*** Records supplied ***

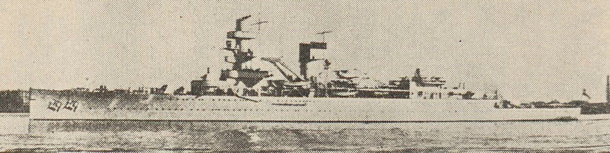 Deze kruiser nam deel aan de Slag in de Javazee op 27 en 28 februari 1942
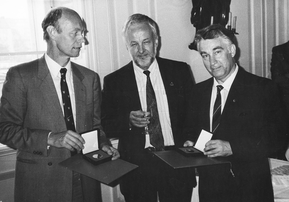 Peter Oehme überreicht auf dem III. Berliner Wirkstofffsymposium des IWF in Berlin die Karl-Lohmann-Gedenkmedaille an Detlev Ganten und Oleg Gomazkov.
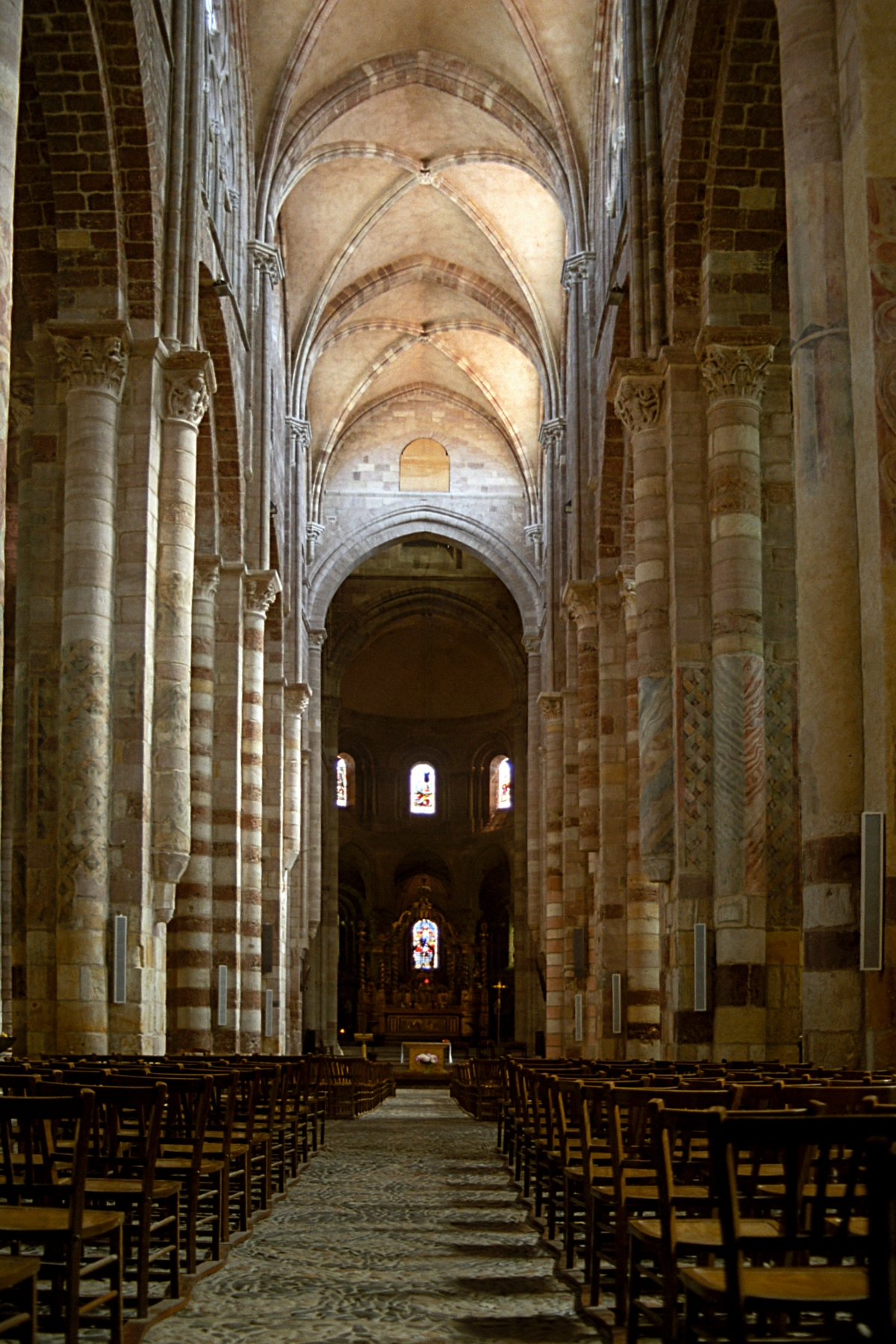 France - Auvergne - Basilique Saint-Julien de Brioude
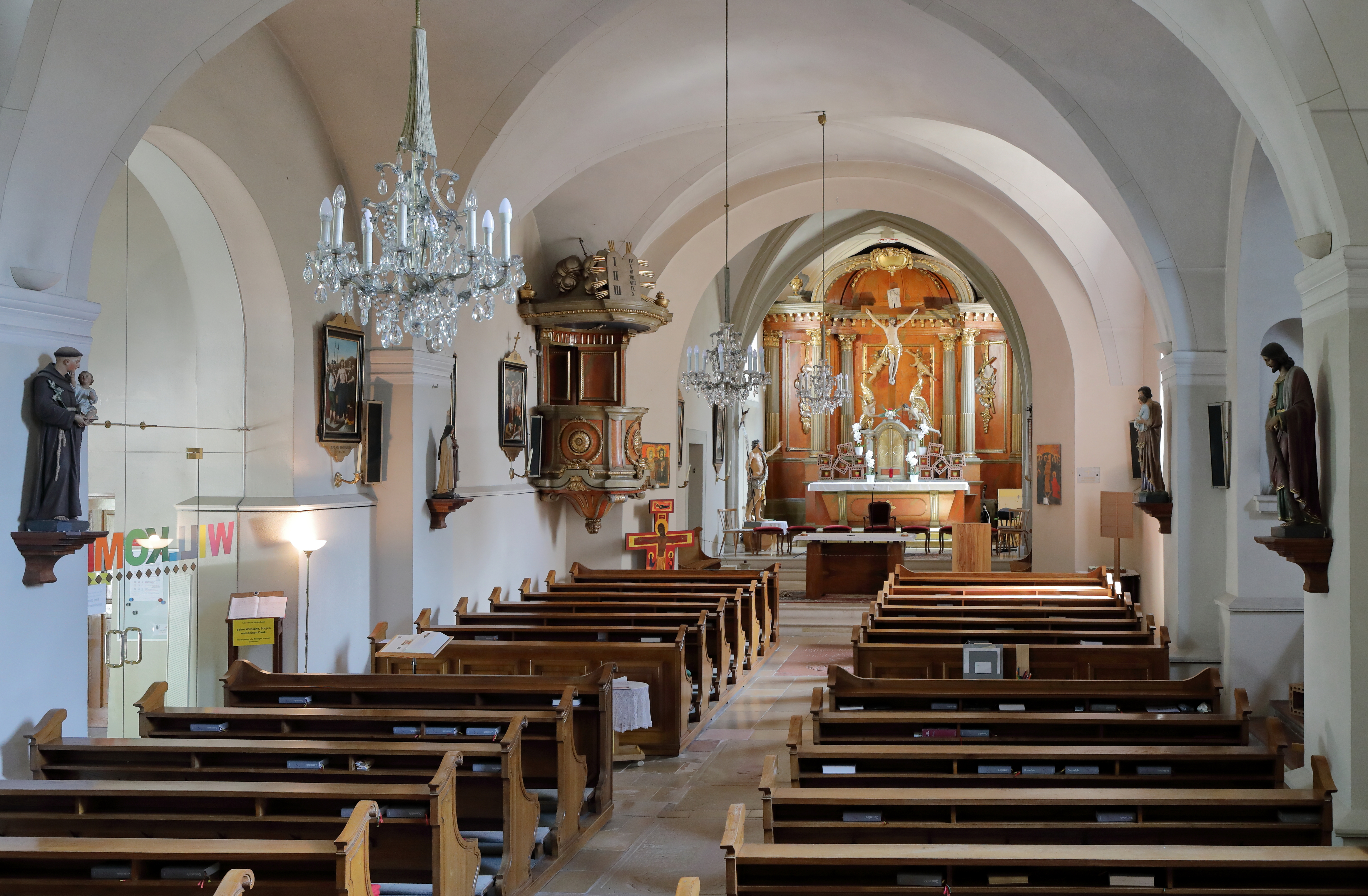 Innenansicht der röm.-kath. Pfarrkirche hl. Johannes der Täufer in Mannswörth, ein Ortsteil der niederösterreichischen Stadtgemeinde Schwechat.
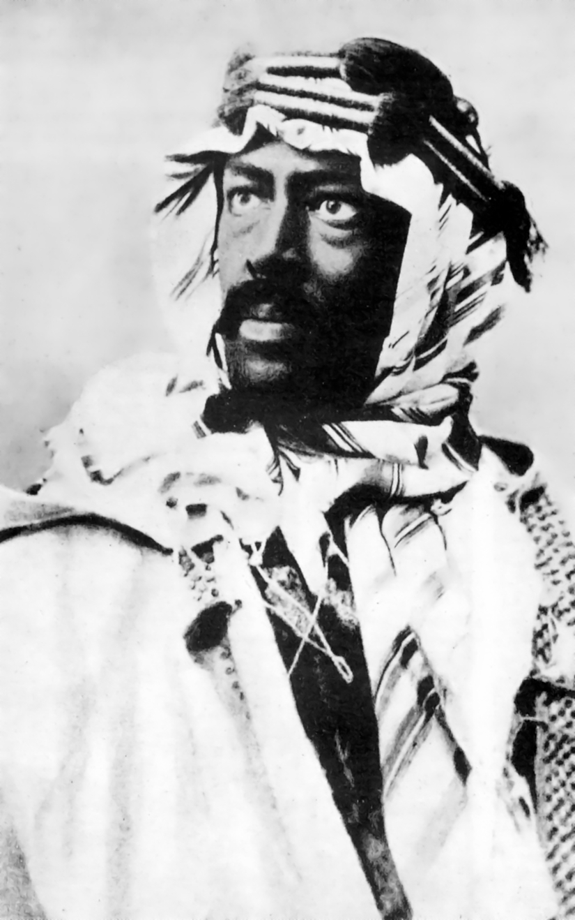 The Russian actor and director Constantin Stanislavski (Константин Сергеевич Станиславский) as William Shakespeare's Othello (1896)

***

Exercise directions: Write out, word for word, the line containing "Peter Oehme überreicht" and each line after it to the end of the data, and nothing more. Drop the pictures.

Response area:
 Peter Oehme überreicht auf dem III. Berliner Wirkstofffsymposium des IWF in Berlin die Karl-Lohmann-Gedenkmedaille an Detlev Ganten und Oleg Gomazkov.
 France - Auvergne - Basilique Saint-Julien de Brioude
 Innenansicht der röm.-kath. Pfarrkirche hl. Johannes der Täufer in Mannswörth, ein Ortsteil der niederösterreichischen Stadtgemeinde Schwechat.
 The Russian actor and director Constantin Stanislavski (Константин Сергеевич Станиславский) as William Shakespeare's Othello (1896)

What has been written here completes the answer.